Margarethe von Trotta verfilmt die Geschichte der Frauen aus der „Rosenstraße“. Ein Besuch bei den Dreharbeiten

Ich will meinen Mann wieder haben. Lauter bitte. Ich will meinen Mann wieder haben. Jutta Wachowiak ruft es. Eine andere Frau. Noch eine. Und jetzt Katja Riemann. Alle schauen sie nach oben, suchen die Fenster der Jüdischen Sozialverwaltung in der Rosenstraße ab, die die Gestapo zum Sammellager umfunktioniert hat. Vergeblich: Niemand und nichts ist mehr zu sehen. Irgendwann wird aus dem Ich ein Wir. Wir wollen unsere Männer wieder haben. Ein Stimmengewirr, das allmählich abebbt, bis zuletzt ein kleines Mädchen ruft. Ruth ist ihr Name; die hat ja noch gar keinen Mann.

Eigentlich stehen wir in der Sonnenallee. Die Filmstraße am Rande des Babelsberger Studiogeländes wurde berühmt als Kulisse für Leander Haußmanns „Sonnenallee“. Da drüben, ist das nicht der Balkon, von dem aus Micha und Mario auf die Mauer pinkelten? Aber das hier ist kein Spaß. Denn die DDR-Straße der achtziger Jahre – vorne Fassade, hinten Sperrholz – ist jetzt eine Gasse im Berlin der Nazi-Zeit: die Rosenstraße zwischen Alex und Hackeschem Markt. Mit Kopfsteinpflaster und Wasserpumpe, Schultheiss- und Juno-Reklame sowie einer quietschenden Straßenbahn, die ein paar Männer durch den Bildhintergrund schieben.

An die hundert verfrorene Menschen tummeln sich hier an diesem Novembermorgen und ärgern sich, wenn die Sonne aus den Wolken bricht.

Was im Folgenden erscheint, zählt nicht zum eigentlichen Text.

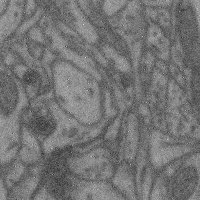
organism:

Denkt daran, wie kalt es ist, ruft Peter, der Regie-Assistent, den Komparsinnen zu. Ende Februar 1943 war es sehr kalt in Berlin. Also darf die Sonne nicht scheinen. Ein paar Polizisten mit Tschakos säumen die Bordsteinkante, 60 Frauen in abgewetzten Mänteln und Kapotthüten trippeln sich die Füße warm, andere Menschen in wattierten Jacken wuseln um sie herum und koordinieren die Ruferei, damit die Szene für die auf Schienen herumschwenkende Kamera möglichst unkoordiniert aussieht. Als die Regisseurin eine Mittagspause zum Aufwärmen vorschlägt, halten die Komparsinnen in bewährter Protestmanier dagegen. Wir wollen weitermachen, skandieren sie – als stehe auch das im Drehbuch. Die Lage ist ernst, aber jetzt lachen alle erst mal. Auch Margarethe von Trotta.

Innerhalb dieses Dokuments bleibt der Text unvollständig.